Pacific tsunami rescue stepped up

BBC News (Link) - AFP - P. Parameswaran (September 24, 2009)

Rescue workers on the Samoan islands and Tonga are continuing to search for survivors after a tsunami struck, killing at least 149 people.

The prime minister of Samoa said 110 people were dead on his islands and the devastation "was complete".

Officials said planes carrying aid supplies were arriving on Samoa and nearby American Samoa.

They said tens of thousands of people need help in villages swamped by waves triggered by Tuesday's huge earthquake.

The United Nations said it was sending an emergency team to Samoa.

'No house standing'

"The devastation caused was complete," Samoan Prime Minister Tuilaepa Sailele told Radio New Zealand after inspecting the south-east coast of the main island of Upolu, the hardest-hit area.

"In some villages absolutely no house was standing. All that was achieved within 10 minutes by the very powerful tsunami."


He said his own village of Lesa had been washed away.

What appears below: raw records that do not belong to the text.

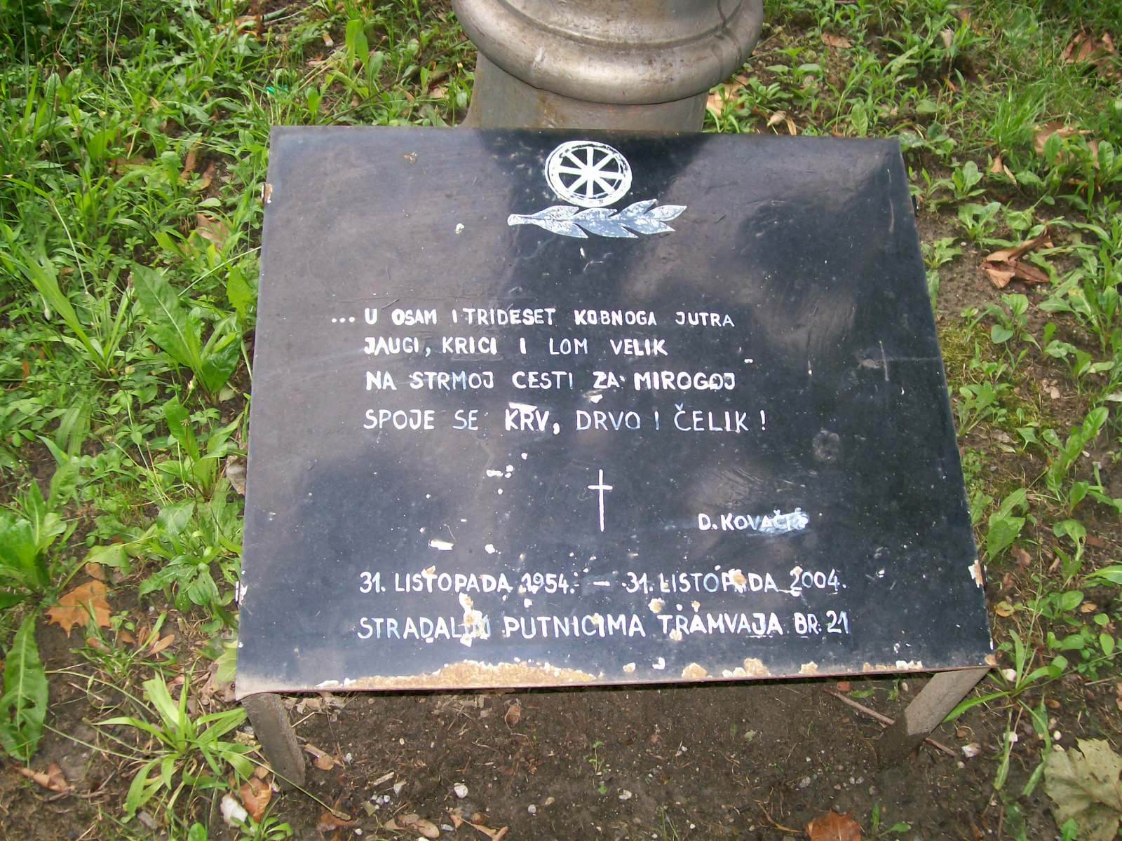 Spomen ploča na tramvajsku nesreću na Mirogojskoj cesti 31. listopada 1954.
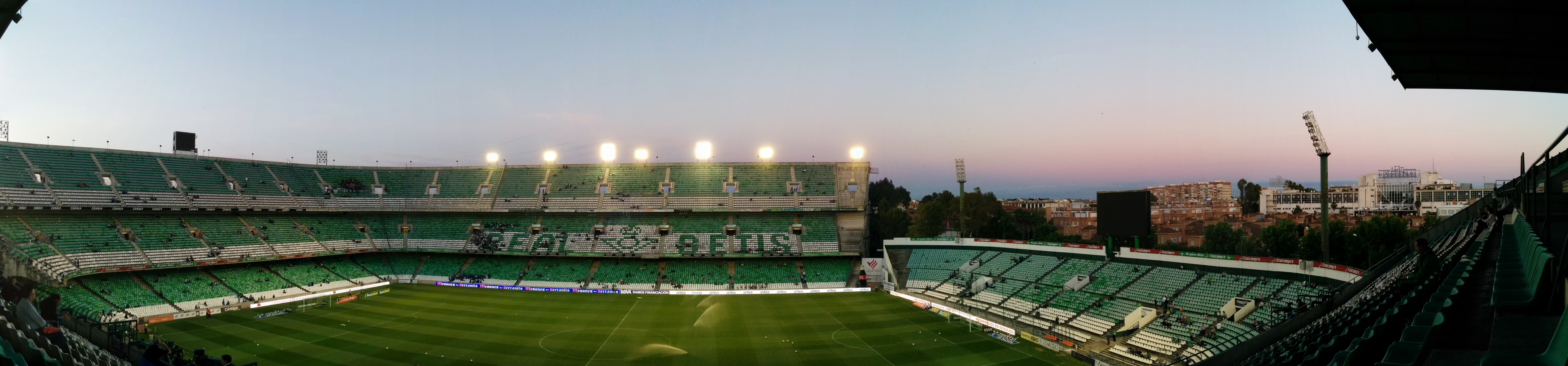 Panorámica, Estadio Benito Villamarín
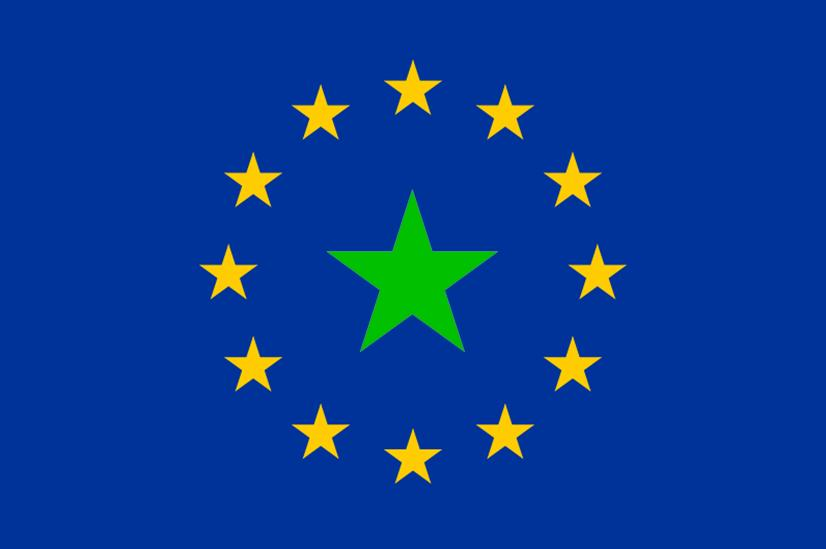 Propono por esperanta flago por la eŭropa unio Kategorio:Eŭropa Esperanto-Unio
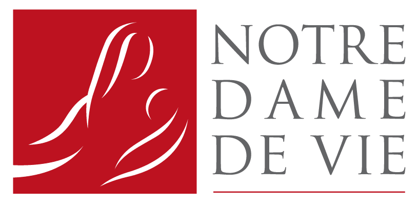 Logo de l'Institut Notre-Dame de Vie
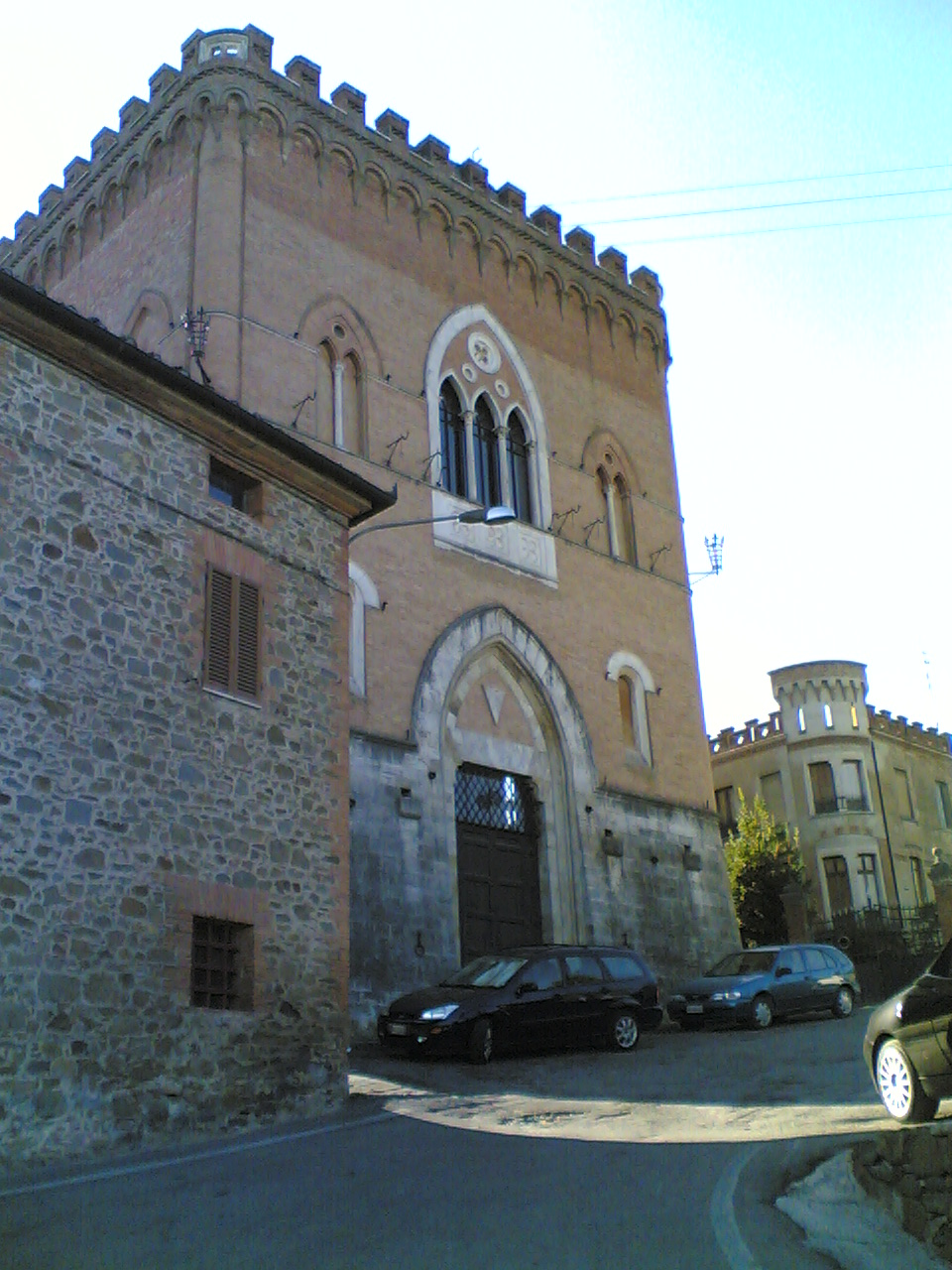 Esterno Castello di Farnetella (Siena)
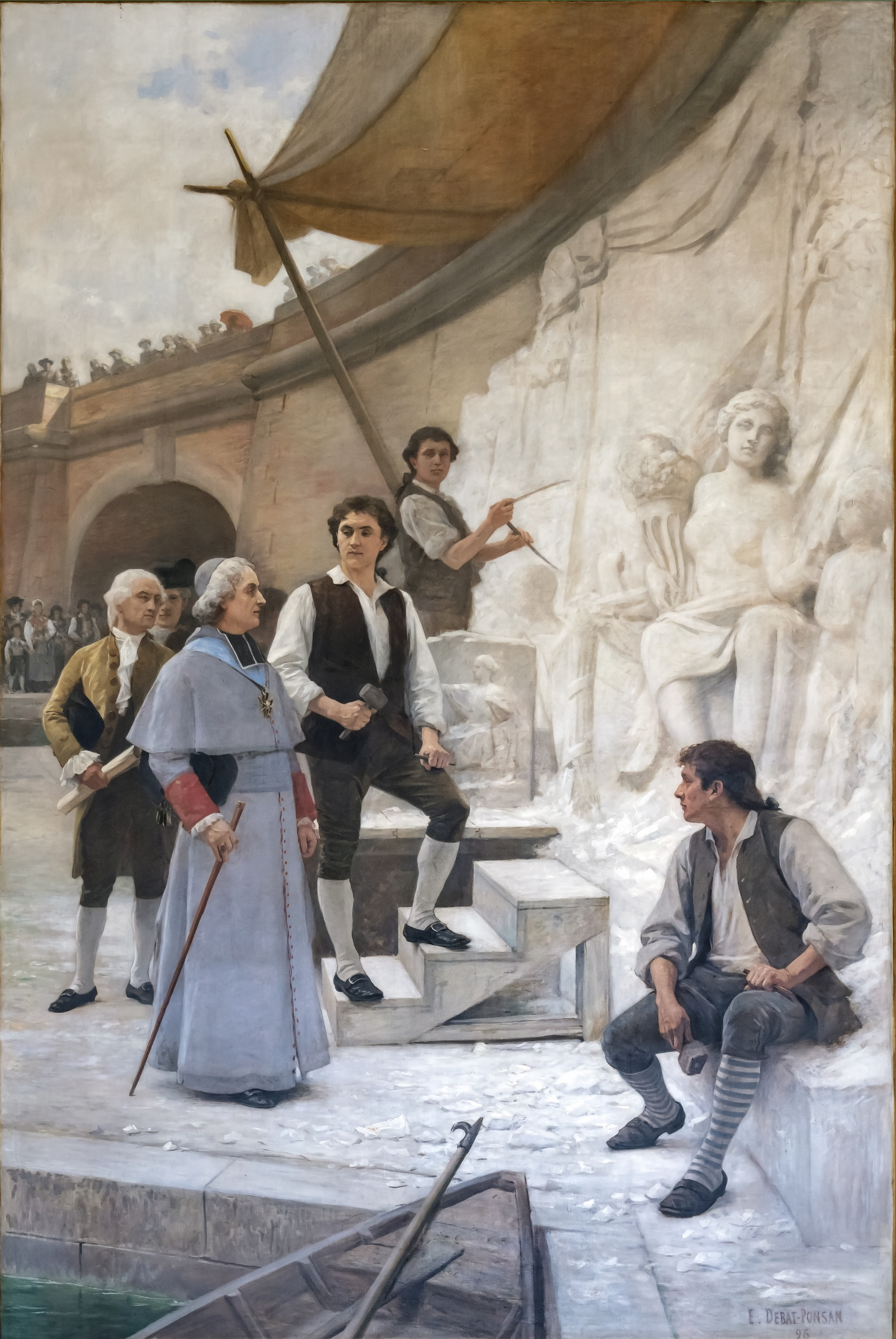 Depicted person: François Lucas – French artist (1736-1813) Depicted person: Étienne Charles de Loménie de Brienne – Catholic cardinal

Samoan authorities have said that some islanders remain unaccounted for and may well have been washed out to sea or buried under tonnes of debris, says the BBC's Phil Mercer in the Samoan capital Apia.

But nearly two days after huge walls of water crashed into coastal areas the massive recovery effort is starting to take shape, he says.

In nearby American Samoa, a US territory, Governor Togiola Tulafono said at least 30 people had been killed. And in Tonga, officials said nine people were dead.

Major disaster

Amateur video footage showed villages destroyed, homes flattened and cars lodged in treetops.

Residents and tourists fled to higher ground as boats were swept inland and cars and people sucked out to sea.

US President Barack Obama declared a major disaster in American Samoa and pledged a "swift and aggressive" government response.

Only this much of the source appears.